WORK TO BE COMPLETED |
Could you repeat the whole listing below exactly, omitting any picture it holds?

━━ RECORDED DATA ━━

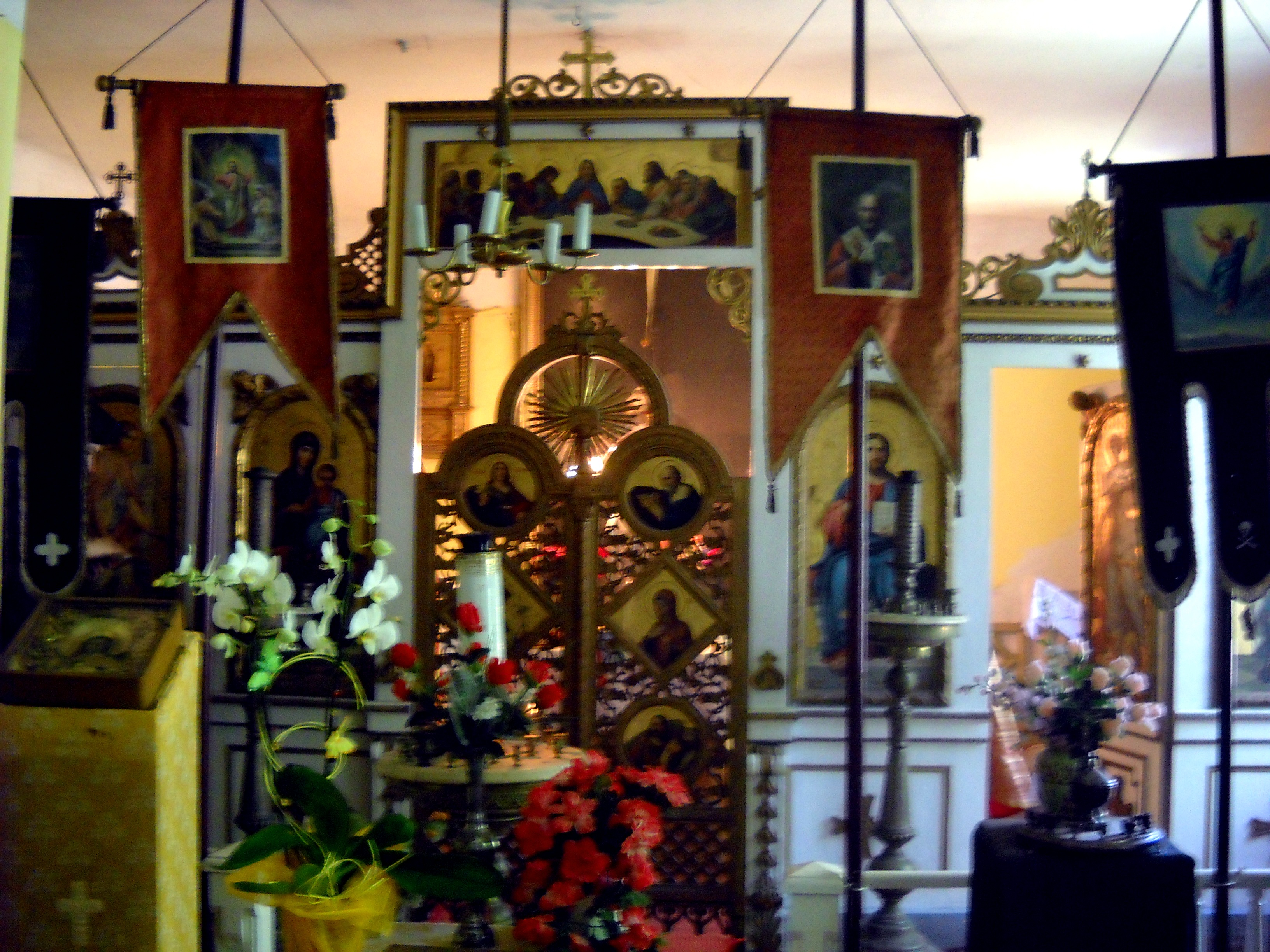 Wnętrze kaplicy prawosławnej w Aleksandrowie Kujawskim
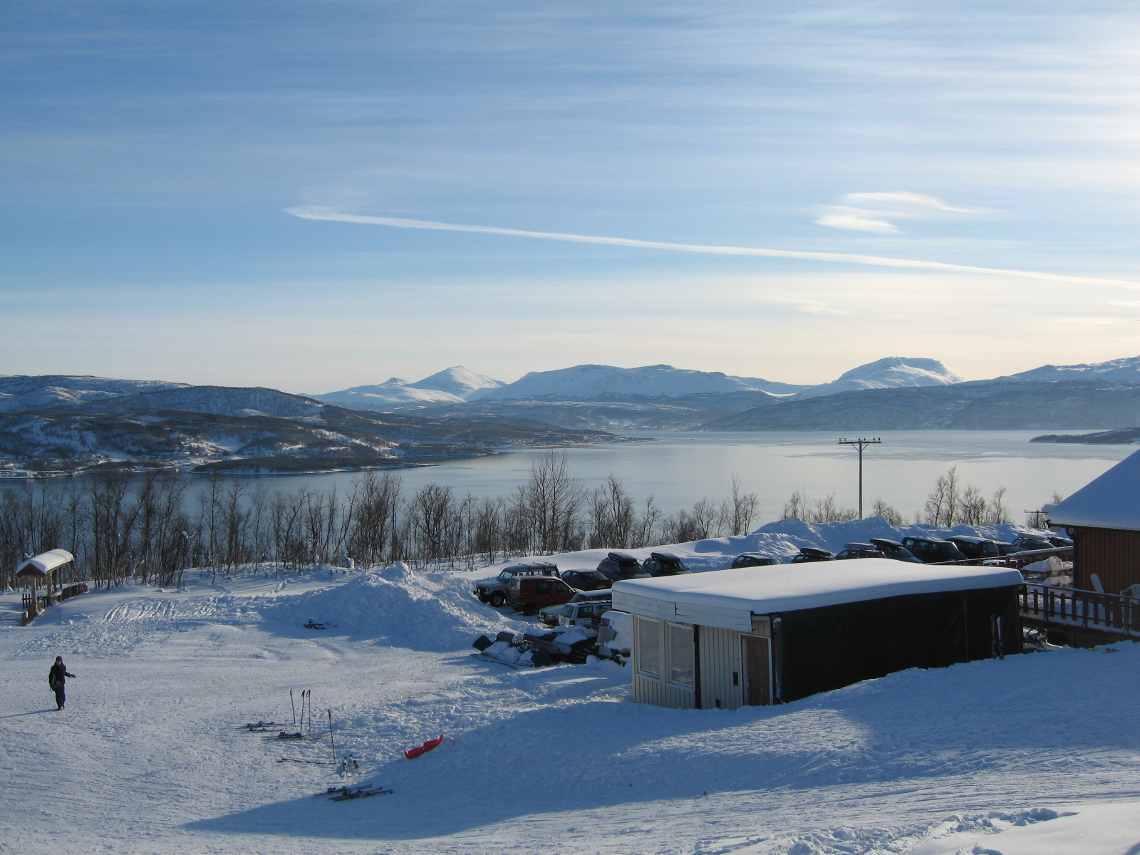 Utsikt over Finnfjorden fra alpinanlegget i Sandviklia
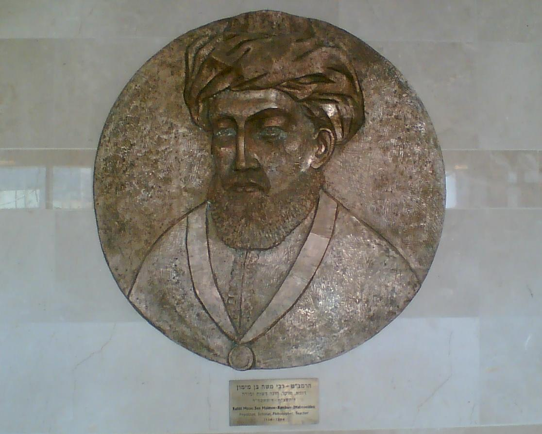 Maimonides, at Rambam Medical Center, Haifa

━━━

ANSWER AREA |
 Wnętrze kaplicy prawosławnej w Aleksandrowie Kujawskim
 Utsikt over Finnfjorden fra alpinanlegget i Sandviklia
 Maimonides, at Rambam Medical Center, Haifa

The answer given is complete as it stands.